Within the lines below, the span from the line with "Екатерина Редникова на" to the line with "Anfang der Eddeboe", both ends included, is to be reproduced exactly, with pictures omitted.
··· Extracted entries
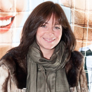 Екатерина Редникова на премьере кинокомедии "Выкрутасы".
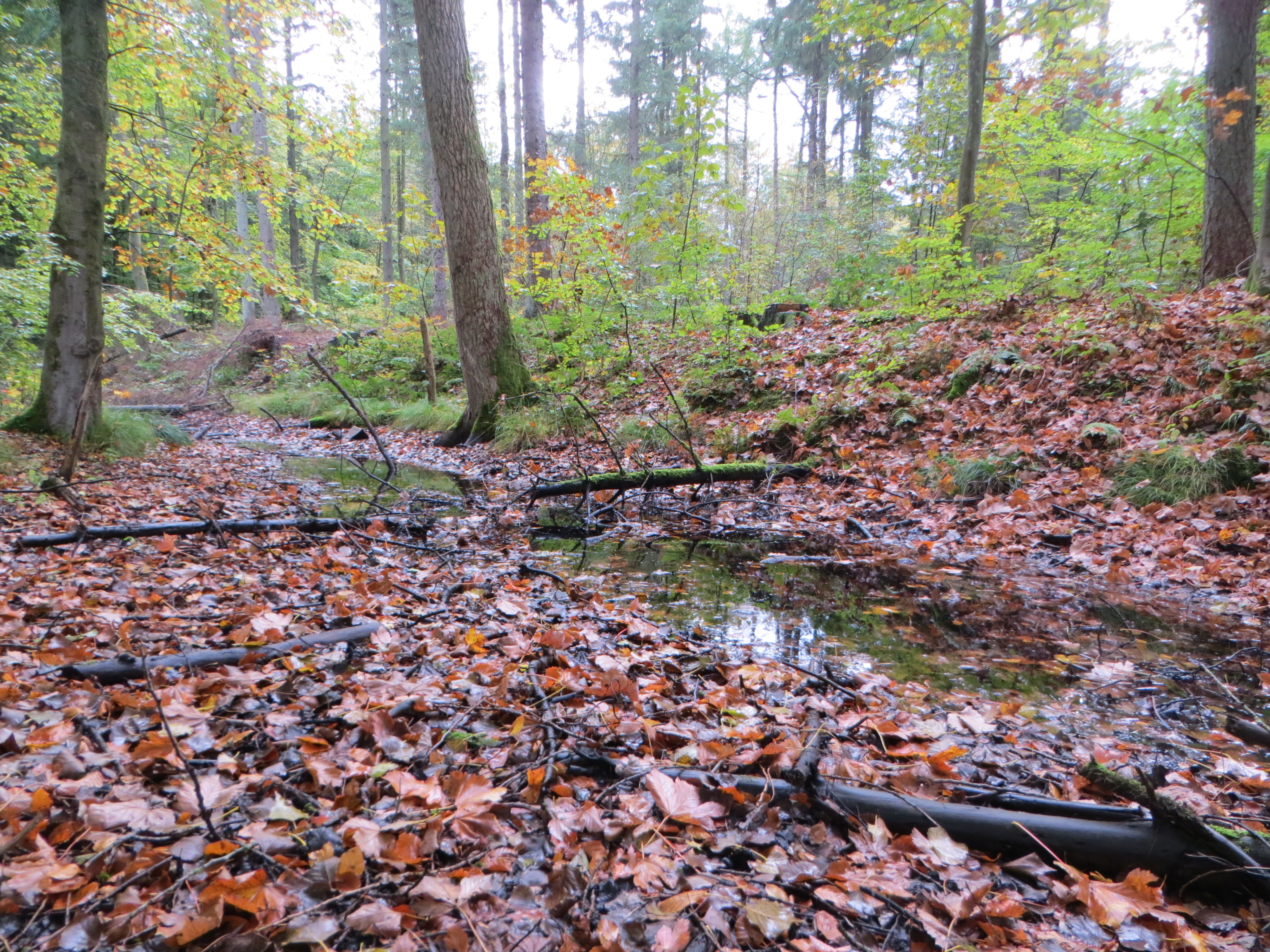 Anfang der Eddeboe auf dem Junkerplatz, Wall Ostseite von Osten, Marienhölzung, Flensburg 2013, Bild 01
······
··· Extracted entries
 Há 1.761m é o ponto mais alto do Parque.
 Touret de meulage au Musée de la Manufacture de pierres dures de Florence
······
Solution to this exercise:
 Екатерина Редникова на премьере кинокомедии "Выкрутасы".
 Anfang der Eddeboe auf dem Junkerplatz, Wall Ostseite von Osten, Marienhölzung, Flensburg 2013, Bild 01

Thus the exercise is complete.